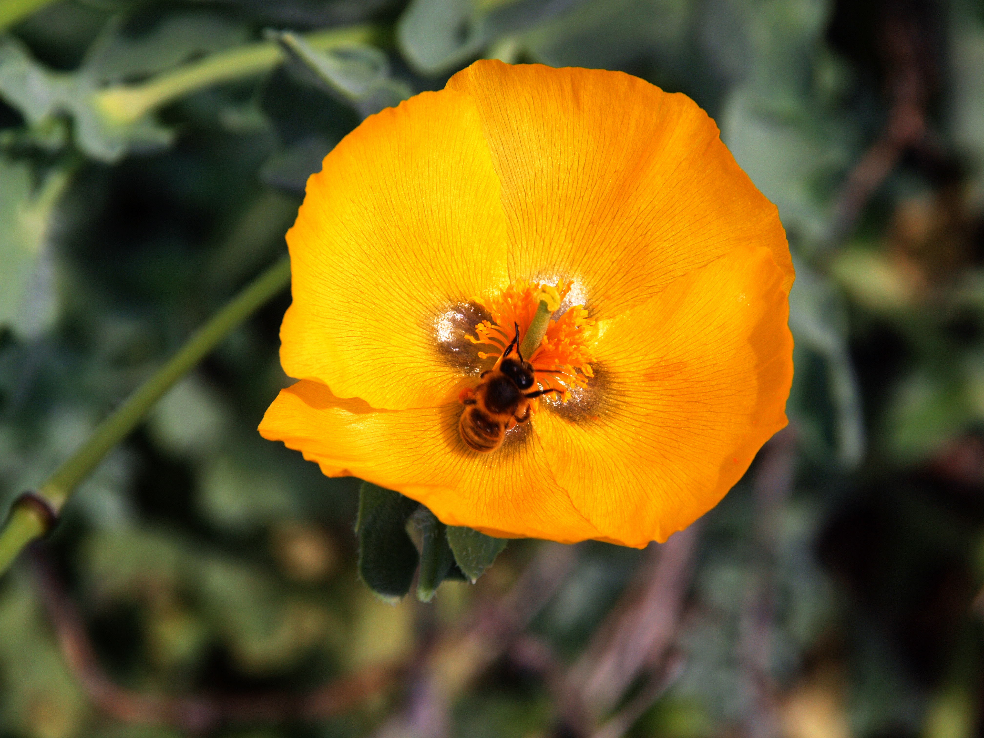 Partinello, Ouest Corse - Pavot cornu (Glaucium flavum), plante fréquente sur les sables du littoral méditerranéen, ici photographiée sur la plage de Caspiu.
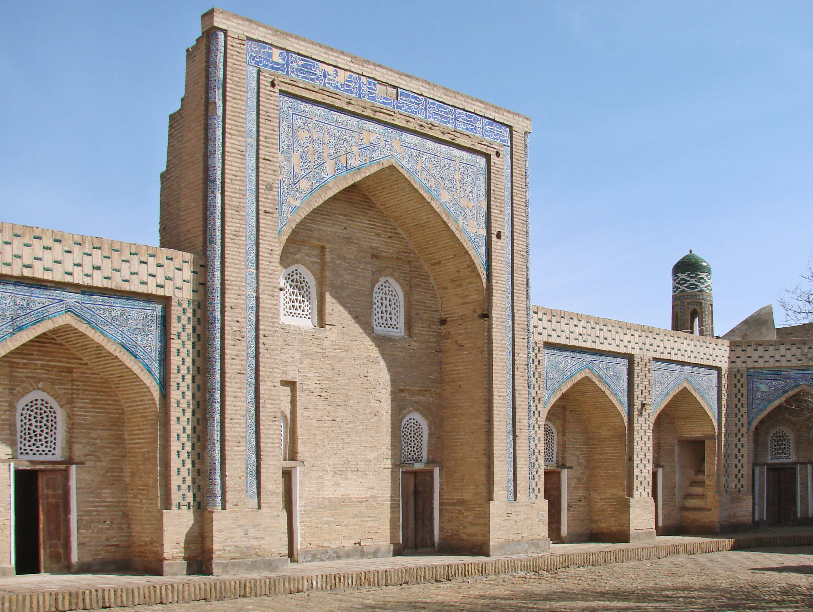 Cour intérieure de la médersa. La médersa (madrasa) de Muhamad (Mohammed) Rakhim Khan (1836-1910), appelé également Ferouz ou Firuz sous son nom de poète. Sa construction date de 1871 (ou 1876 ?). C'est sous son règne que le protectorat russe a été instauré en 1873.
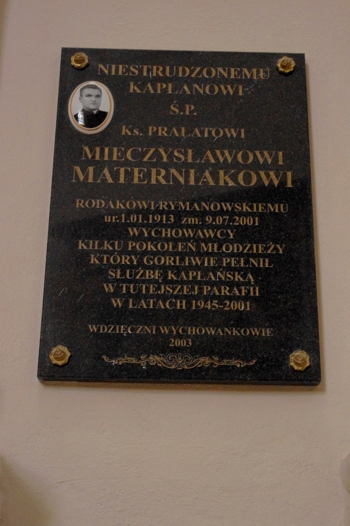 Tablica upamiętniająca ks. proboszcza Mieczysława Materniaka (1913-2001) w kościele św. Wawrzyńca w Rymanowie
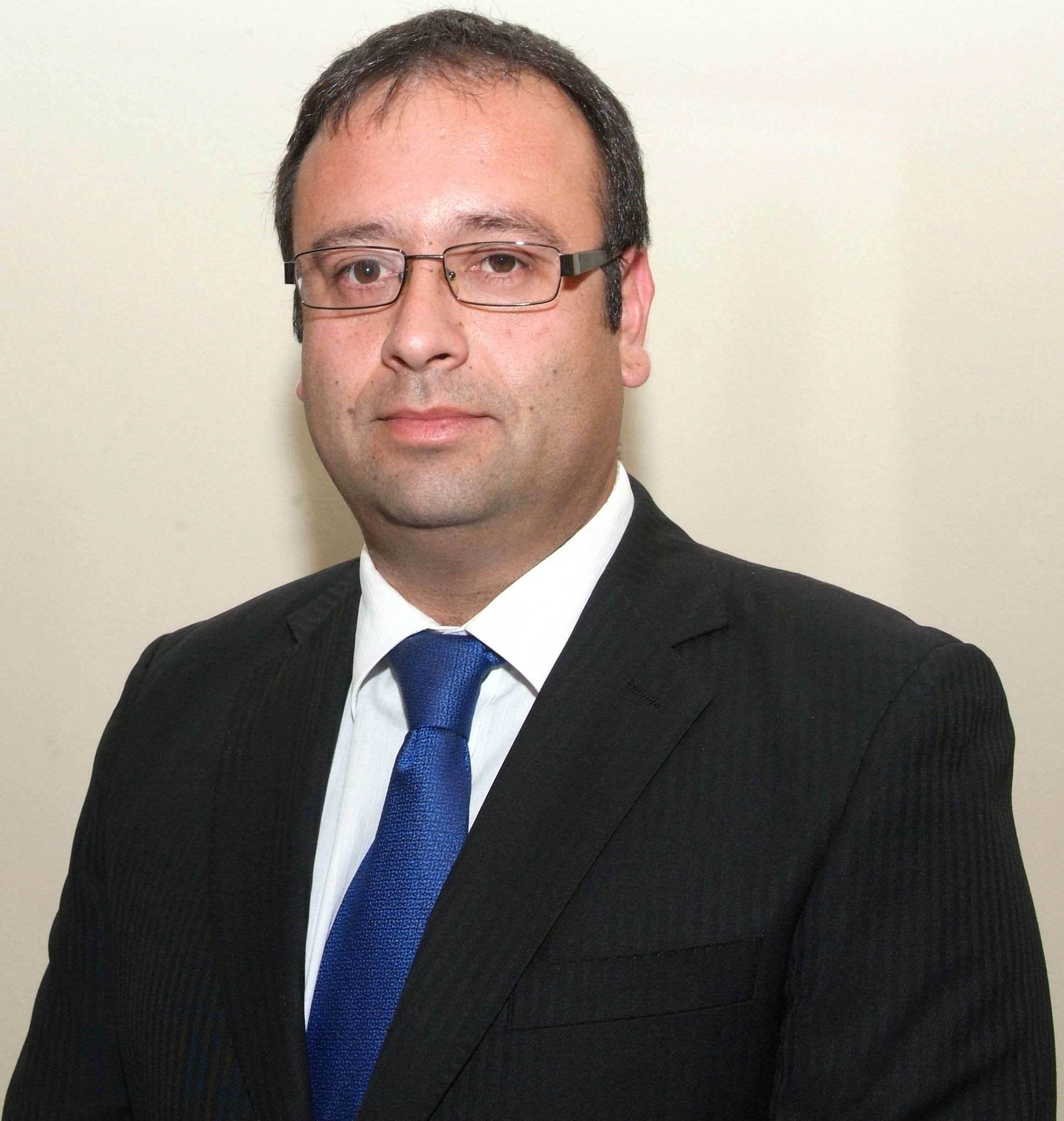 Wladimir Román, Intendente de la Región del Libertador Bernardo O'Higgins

Work to complete. Extract the full listing exactly, with the pictures left out.

Response box.
 Partinello, Ouest Corse - Pavot cornu (Glaucium flavum), plante fréquente sur les sables du littoral méditerranéen, ici photographiée sur la plage de Caspiu.
 Cour intérieure de la médersa. La médersa (madrasa) de Muhamad (Mohammed) Rakhim Khan (1836-1910), appelé également Ferouz ou Firuz sous son nom de poète. Sa construction date de 1871 (ou 1876 ?). C'est sous son règne que le protectorat russe a été instauré en 1873.
 Tablica upamiętniająca ks. proboszcza Mieczysława Materniaka (1913-2001) w kościele św. Wawrzyńca w Rymanowie
 Wladimir Román, Intendente de la Región del Libertador Bernardo O'Higgins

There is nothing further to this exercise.